As with The Tommyknockers, I sympathize with any adapter of this novel. Director Tommy Lee Wallace did the best he could, I'm sure, between a rock (the novel) and a hard place (network standards.) He chose to emphasize the best of what he had: Tim Curry as Pennywise. The Barrens look pretty cool, and there are a few nice scenes here and there, but Curry's turn as the killer clown who terrorizes the children of Derry towers over the production. 

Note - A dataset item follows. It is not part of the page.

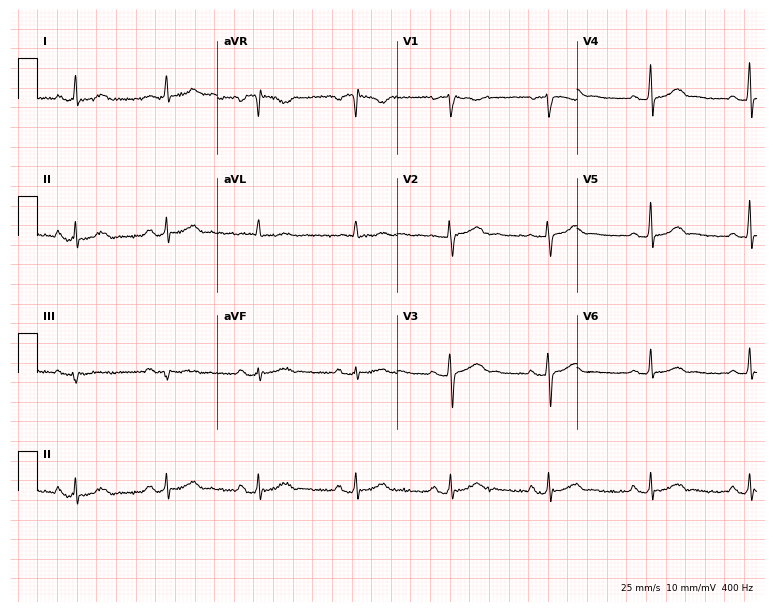
12-lead ECG (7.3-second recording at 400 Hz) from a 42-year-old female patient. Labelled as a normal ECG.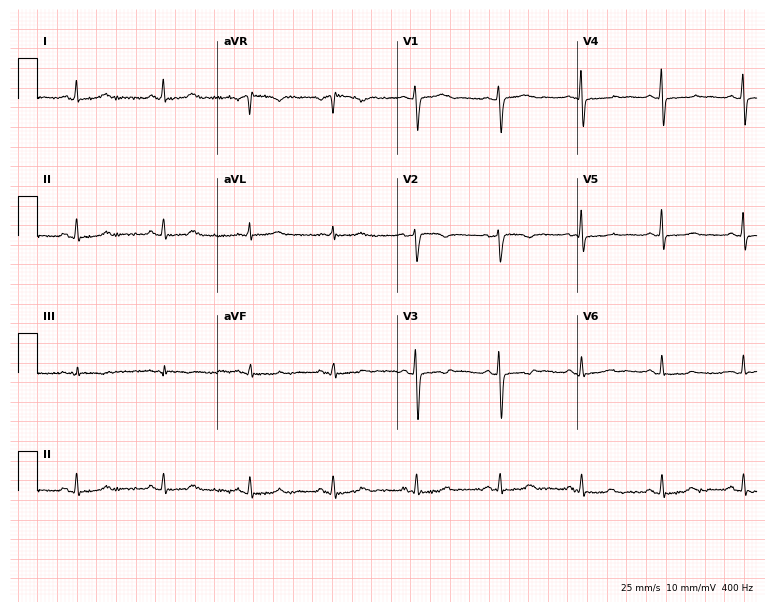
Resting 12-lead electrocardiogram (7.3-second recording at 400 Hz). Patient: a female, 33 years old. None of these six findings is recorded: first-degree AV block, right bundle branch block, left bundle branch block, sinus bradycardia, atrial fibrillation, sinus tachycardia.

Everything else? On paper, some of the casting is great; in practice/ as directed, not so much. Like The Tommyknockers, scrubbing the source material of its more controversial elements is understandable, but it lessens the scope and impact of the novel considerably. Sure, the novel's kind of overstuffed and goes to some ill-advised places, but the oversimplifications in display here are not the answer. 



3.
(1994)

If you weren't around or paying attention at the time, this was one of the last Event-TV miniseries of its day. (Despite Hulu's claims re: 11.22.63) This was "Oh my God, they're making The Stand" followed by phone calls after (not during) and everyone taping it on VHS and organizing watching parties. I wasn't reading King in '94, but I definitely was one of 19 million Americans who tuned in for each of its four parts.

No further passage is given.